**Provided entries**:
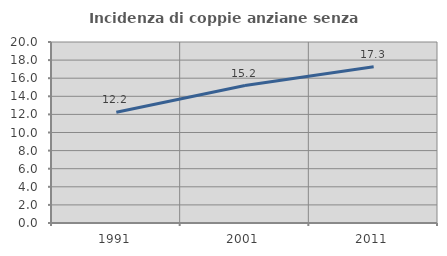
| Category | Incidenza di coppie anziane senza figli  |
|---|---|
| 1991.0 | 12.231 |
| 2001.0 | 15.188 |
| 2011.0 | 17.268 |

==

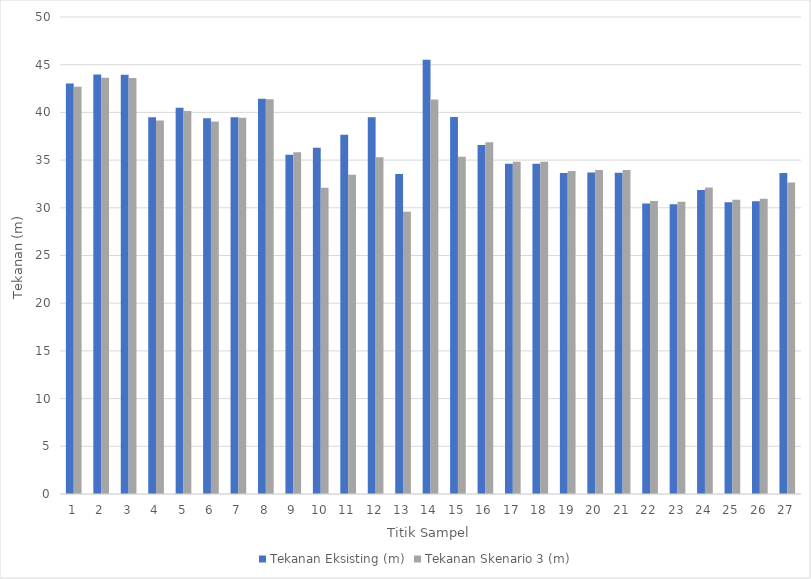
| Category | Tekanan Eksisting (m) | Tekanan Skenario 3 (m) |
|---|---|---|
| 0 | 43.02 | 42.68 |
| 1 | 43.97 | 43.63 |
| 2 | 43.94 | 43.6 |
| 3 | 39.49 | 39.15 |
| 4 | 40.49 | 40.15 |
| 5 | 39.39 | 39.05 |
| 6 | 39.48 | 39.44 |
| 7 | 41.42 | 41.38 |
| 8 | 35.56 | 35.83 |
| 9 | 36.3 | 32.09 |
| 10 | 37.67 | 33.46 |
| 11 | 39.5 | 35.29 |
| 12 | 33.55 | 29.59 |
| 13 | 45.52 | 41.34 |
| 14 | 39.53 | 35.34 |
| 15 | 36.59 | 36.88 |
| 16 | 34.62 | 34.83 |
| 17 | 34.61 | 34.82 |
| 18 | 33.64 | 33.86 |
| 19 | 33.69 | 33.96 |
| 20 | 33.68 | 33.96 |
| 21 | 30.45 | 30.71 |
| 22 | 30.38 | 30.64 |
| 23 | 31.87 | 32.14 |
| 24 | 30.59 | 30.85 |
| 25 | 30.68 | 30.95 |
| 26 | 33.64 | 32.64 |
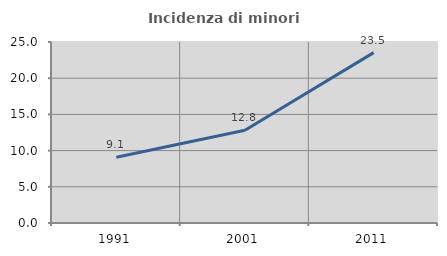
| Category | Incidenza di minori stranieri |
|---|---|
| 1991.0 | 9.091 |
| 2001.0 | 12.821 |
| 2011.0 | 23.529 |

**What to work on**: Within the data above, the span starting at the line containing "Incidenza di coppie" and ending at the line containing "2011.0 | 17.268 |" is to be retyped exactly, with no other lines.

**Solution**:
| Category | Incidenza di coppie anziane senza figli  |
|---|---|
| 1991.0 | 12.231 |
| 2001.0 | 15.188 |
| 2011.0 | 17.268 |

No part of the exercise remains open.